* What you are asked to do:
Strip the pictures, then copy the remaining data exactly as it stands.

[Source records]

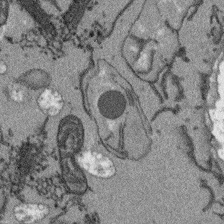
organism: Arabidopsis thaliana
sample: Root tip
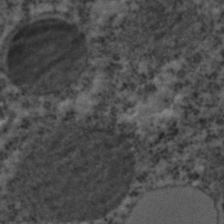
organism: C. elegans
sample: C. elegans embryo
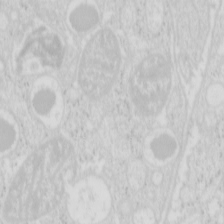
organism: Mouse
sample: Pancreas
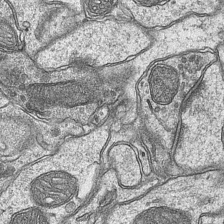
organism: Mouse
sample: CA1 Hippocampus
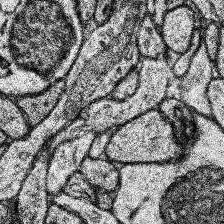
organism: Human
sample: Temporal Lobe
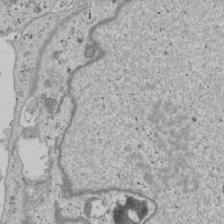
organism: Human
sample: Mitochondria in U2OS cells
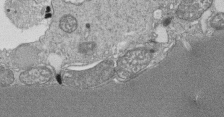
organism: Tetrahymena
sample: Cilia in tetrahymena
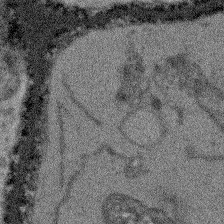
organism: Arabidopsis thaliana
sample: Root tip
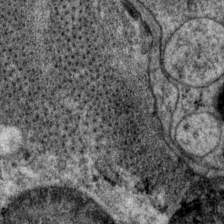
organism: P. pacificus
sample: Pharynx
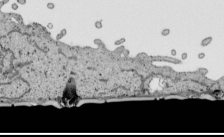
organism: Human
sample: Mitochondria in HCT116 cells
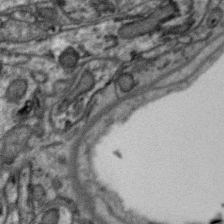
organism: Zebra finch
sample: Brain
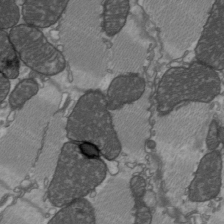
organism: C57BL Mouse
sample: Heart
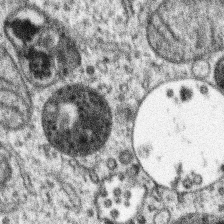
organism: Human
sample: HeLa cells
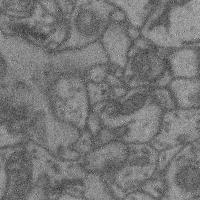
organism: Mouse
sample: Cerebral cortex
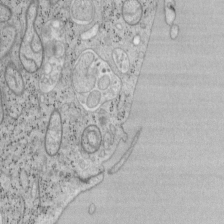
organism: Mouse
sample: OT-I killer T cells with ID8 ovarian cancer cells
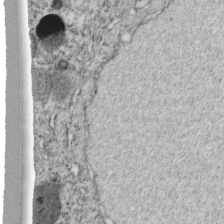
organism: C. elegans
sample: C. elegans embryo early stage
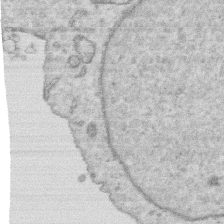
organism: Human
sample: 1205lu cells
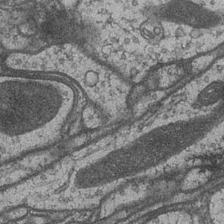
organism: Drosophila
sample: Optic medulla
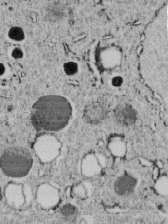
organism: C. elegans
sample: C. elegans embryo early stage
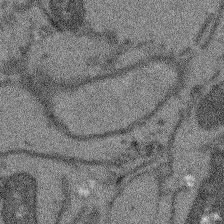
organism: Arabidopsis thaliana
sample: Root tip
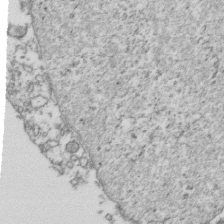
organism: Human
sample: Activated Jurkat CD4+ T cells
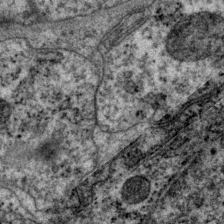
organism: P. pacificus
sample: Pharynx
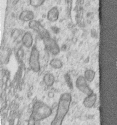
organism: Human
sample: Centriole in RPE cells
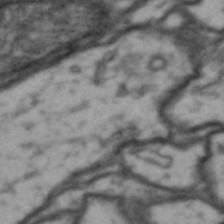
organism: Drosophila
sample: Brain
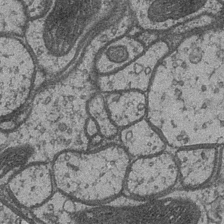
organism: Drosophila
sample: Optic medulla
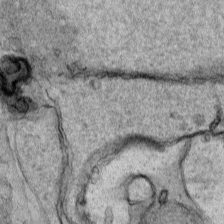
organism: Human
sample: Mitochondria in HCT116 cells
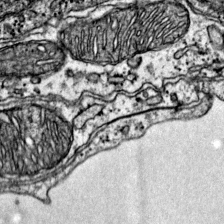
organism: Mouse
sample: Primary visual cortex
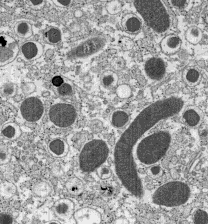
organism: C57BL Mouse
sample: Pancreatic islet
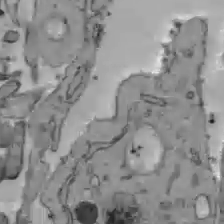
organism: C57BL Mouse
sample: Liver
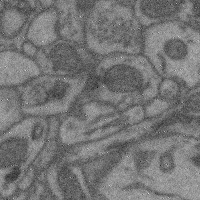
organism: Mouse
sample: Cerebral cortex
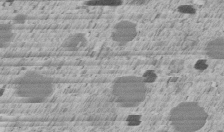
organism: C. elegans
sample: C. elegans embryo early stage
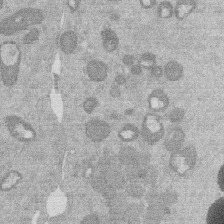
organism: Mouse
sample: Dividing mouse embryo 1 cell stage
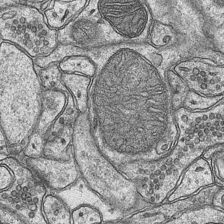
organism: Mouse
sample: CA1 Hippocampus
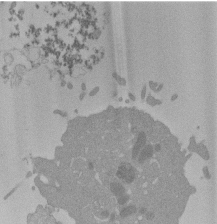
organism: Mouse
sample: Activated Pmel transgenic CD8+ T Cells
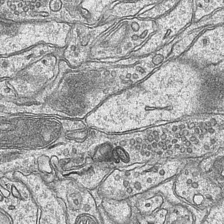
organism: Mouse
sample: CA1 Hippocampus
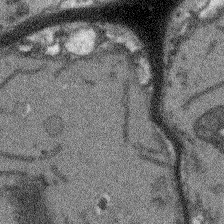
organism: Arabidopsis thaliana
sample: Root tip
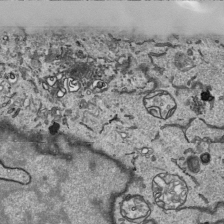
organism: Human
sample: Mitochondria in HCT116 cells
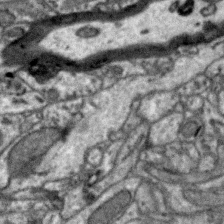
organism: Zebra finch
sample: Brain
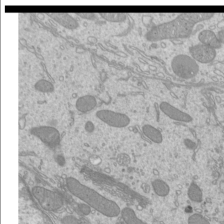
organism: Mouse
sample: Cilia; mouse epididymis
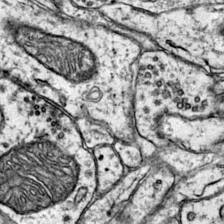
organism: Mouse
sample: Primary visual cortex
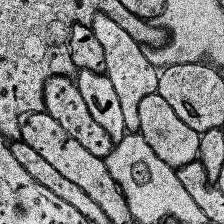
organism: Human
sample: Temporal Lobe
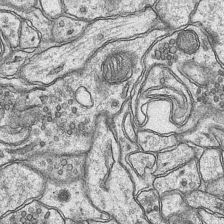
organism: Mouse
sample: CA1 Hippocampus
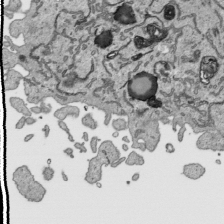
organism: Human
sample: Mitochondria in HCT116 cells
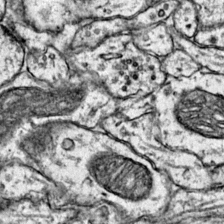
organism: Mouse
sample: Primary visual cortex
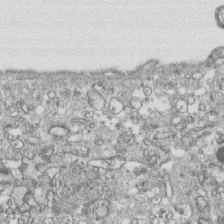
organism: Human
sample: CRL-1474

* Written answer:
organism: Arabidopsis thaliana
sample: Root tip
organism: C. elegans
sample: C. elegans embryo
organism: Mouse
sample: Pancreas
organism: Mouse
sample: CA1 Hippocampus
organism: Human
sample: Temporal Lobe
organism: Human
sample: Mitochondria in U2OS cells
organism: Tetrahymena
sample: Cilia in tetrahymena
organism: Arabidopsis thaliana
sample: Root tip
organism: P. pacificus
sample: Pharynx
organism: Human
sample: Mitochondria in HCT116 cells
organism: Zebra finch
sample: Brain
organism: C57BL Mouse
sample: Heart
organism: Human
sample: HeLa cells
organism: Mouse
sample: Cerebral cortex
organism: Mouse
sample: OT-I killer T cells with ID8 ovarian cancer cells
organism: C. elegans
sample: C. elegans embryo early stage
organism: Human
sample: 1205lu cells
organism: Drosophila
sample: Optic medulla
organism: C. elegans
sample: C. elegans embryo early stage
organism: Arabidopsis thaliana
sample: Root tip
organism: Human
sample: Activated Jurkat CD4+ T cells
organism: P. pacificus
sample: Pharynx
organism: Human
sample: Centriole in RPE cells
organism: Drosophila
sample: Brain
organism: Drosophila
sample: Optic medulla
organism: Human
sample: Mitochondria in HCT116 cells
organism: Mouse
sample: Primary visual cortex
organism: C57BL Mouse
sample: Pancreatic islet
organism: C57BL Mouse
sample: Liver
organism: Mouse
sample: Cerebral cortex
organism: C. elegans
sample: C. elegans embryo early stage
organism: Mouse
sample: Dividing mouse embryo 1 cell stage
organism: Mouse
sample: CA1 Hippocampus
organism: Mouse
sample: Activated Pmel transgenic CD8+ T Cells
organism: Mouse
sample: CA1 Hippocampus
organism: Arabidopsis thaliana
sample: Root tip
organism: Human
sample: Mitochondria in HCT116 cells
organism: Zebra finch
sample: Brain
organism: Mouse
sample: Cilia; mouse epididymis
organism: Mouse
sample: Primary visual cortex
organism: Human
sample: Temporal Lobe
organism: Mouse
sample: CA1 Hippocampus
organism: Human
sample: Mitochondria in HCT116 cells
organism: Mouse
sample: Primary visual cortex
organism: Human
sample: CRL-1474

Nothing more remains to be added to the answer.